From the abstract, in AERA Open:^[5]

"In Fall 2020, college students (N = 221) in an online general education civics course were taught through asynchronous assignments how to use lateral reading strategies to fact-check online information [i.e. "leaving the initial content to investigate sources and verify claims using trusted sources", which here were taken to include Wikipedia]. Students improved from pretest to posttest in the use of lateral reading to fact-check information; lateral reading was predicted by the number of assignments completed and students’ reading comprehension test scores. Students reported greater use, endorsement, and knowledge of Wikipedia at posttest, aligning with the curriculum’s emphasis on using Wikipedia to investigate information sources. Students also reported increased confidence in their ability to fact-check COVID-19 news."

"Wikipedia, Google Trends and Diet: Assessment of Temporal Trends in the Internet Users’ Searches in Italy before and during COVID-19 Pandemic"

From the abstract, in Nutrients:^[6]

"We obtained data from Google Trends and Wikipedia in order to assess whether an analysis of Internet searches could provide information on the Internet users’ behaviour/interest in diets. Differences in seasonality, year and before/during COVID-19 pandemic were assessed. From Wikipedia, we extracted the number of times a page is viewed by users, aggregated on monthly and seasonal bases. [...] The Mediterranean diet was the most frequently (33.9%), followed by the pescatarian diet (9.0%). Statistically, significant seasonal differences were found for the Mediterranean, vegetarian, Atkins, Scarsdale, and zone diets and pescetarianism."

"Collective Response to Media Coverage of the COVID-19 Pandemic on Reddit and Wikipedia: Mixed-Methods Analysis"

From the abstract, in the Journal of Medical Internet Research:^[7]

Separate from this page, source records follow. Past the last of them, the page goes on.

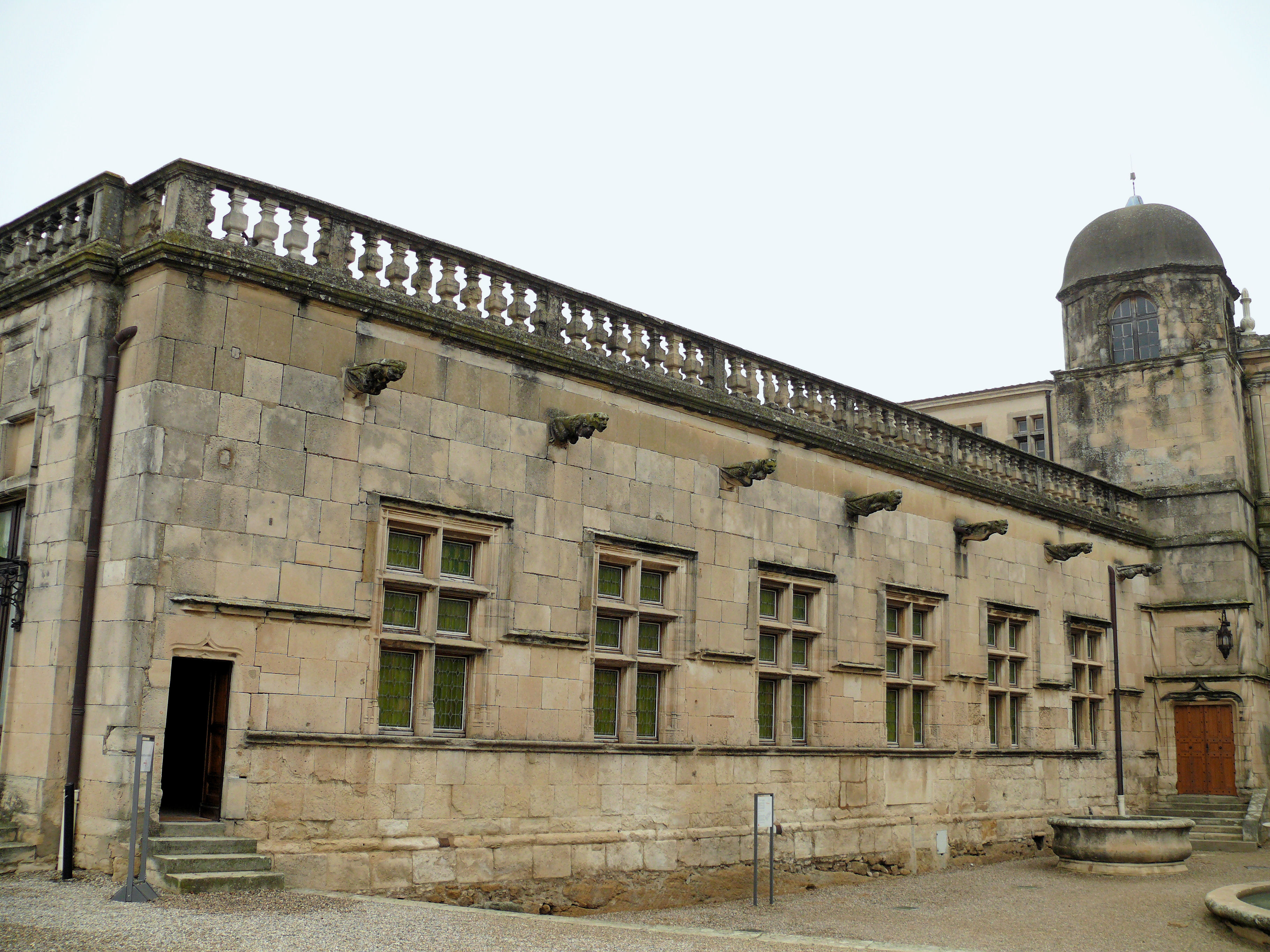 Château de Grignan - Galerie des Adhémar sur la cour du puits
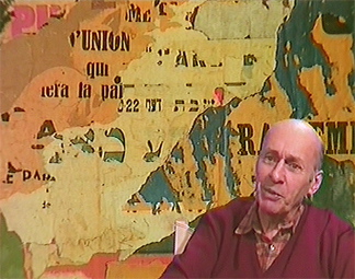 Portrait de Jacques Villeglé
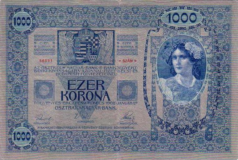 1000 Austro-Hungarian Kronen/Korona (1902), I. AUFLAGE - obverse
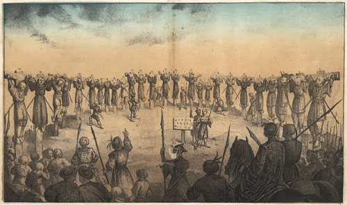 Cruxifixion of 26 Christians in Nagasaki, Japan, 5 February 1597 Eustaquio Maria de Nenclares: Vidas de los mártires del Japon, San Pedro Bautista, San Martin de la Ascension, San Francisco Blanco y San Francisco de San Miguel, todos de la Órden de San Francisco, Naturales de España, seguida de una reseña biográfica de los 22 restantes no españoles, y la de San Miguel de los Santos.... Madrid: Imprenta de la Esperanza, Antonio Perez Dubrull, 1862
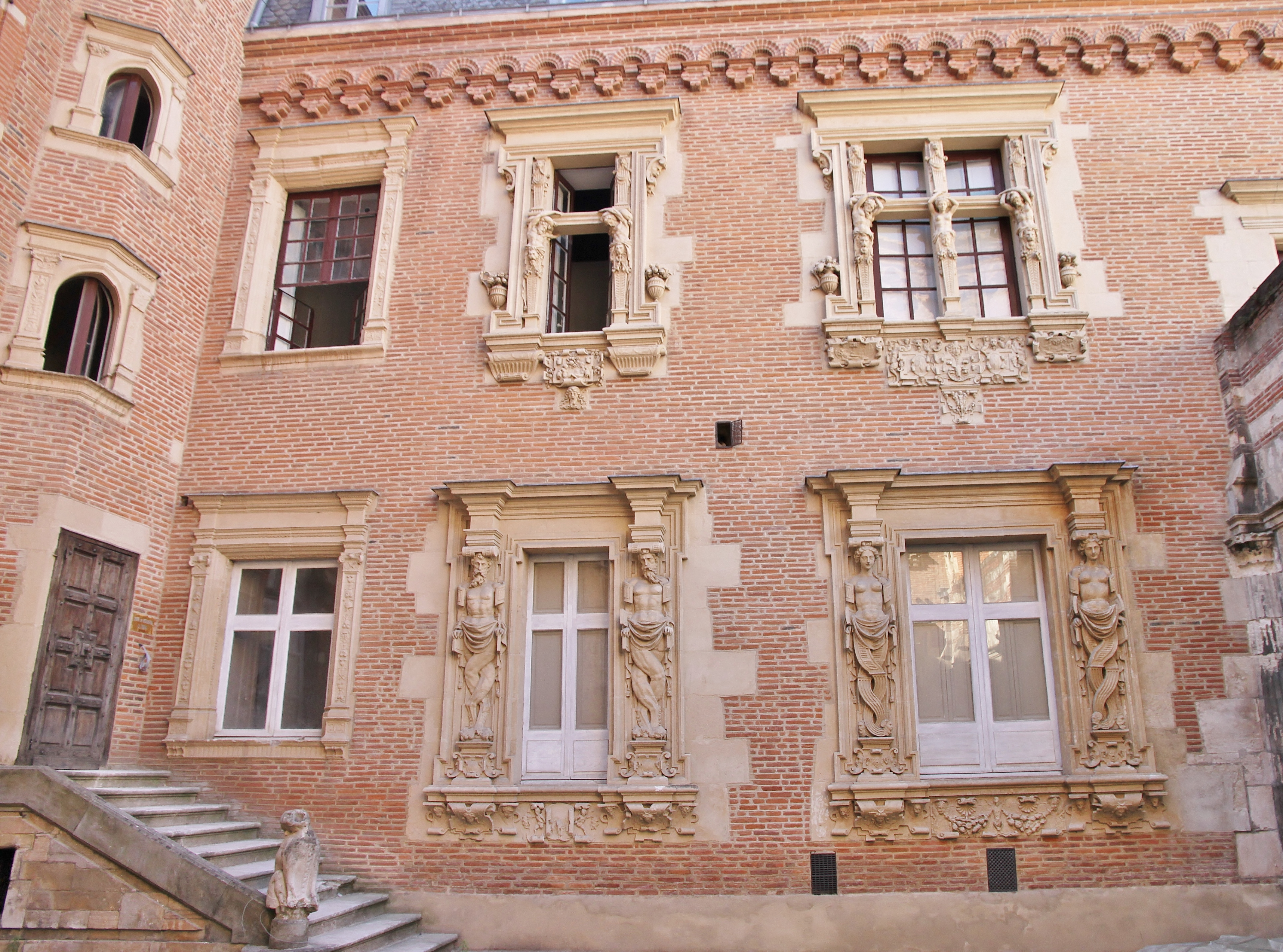 Hôtel du Vieux-Raisin (Renaissance, Toulouse)

"We collected a heterogeneous data set including 227,768 web-based news articles and 13,448 YouTube videos published by mainstream media outlets, 107,898 user posts and 3,829,309 comments on the social media platform Reddit, and 278,456,892 views of COVID-19–related Wikipedia pages. To analyze the relationship between media coverage, epidemic progression, and users’ collective web-based response, we considered a linear regression model that predicts the public response for each country given the amount of news exposure. We also applied topic modelling to the data set [...].
Results: Our results show that public attention, quantified as user activity on Reddit and active searches on Wikipedia pages, is mainly driven by media coverage; meanwhile, this activity declines rapidly while news exposure and COVID-19 incidence remain high."

"War and Pieces: Comparing Perspectives About World War I and II Across Wikipedia Language Communities"

From the abstract, in the Proceedings of the 6th Joint SIGHUM Workshop on Computational Linguistics for Cultural Heritage, Social Sciences, Humanities and Literature:^[8]

"We introduce a methodology for approximating the extent to which narratives of conflict may diverge [...], focusing on articles about World War I and II battles written by Wikipedia’s communities of editors across four language editions. For simplicity, our unit of analysis representing each language communities’ perspectives is based on national entities and their subject-object-relation context, identified using named entity recognition and open-domain information extraction. Using a vector representation of these tuples, we evaluate how similarly different language editions portray how [sic] and how often these entities are mentioned in articles. Our results indicate that (1) language editions tend to reference associated countries more and (2) how much one language edition’s depiction overlaps with all others varies."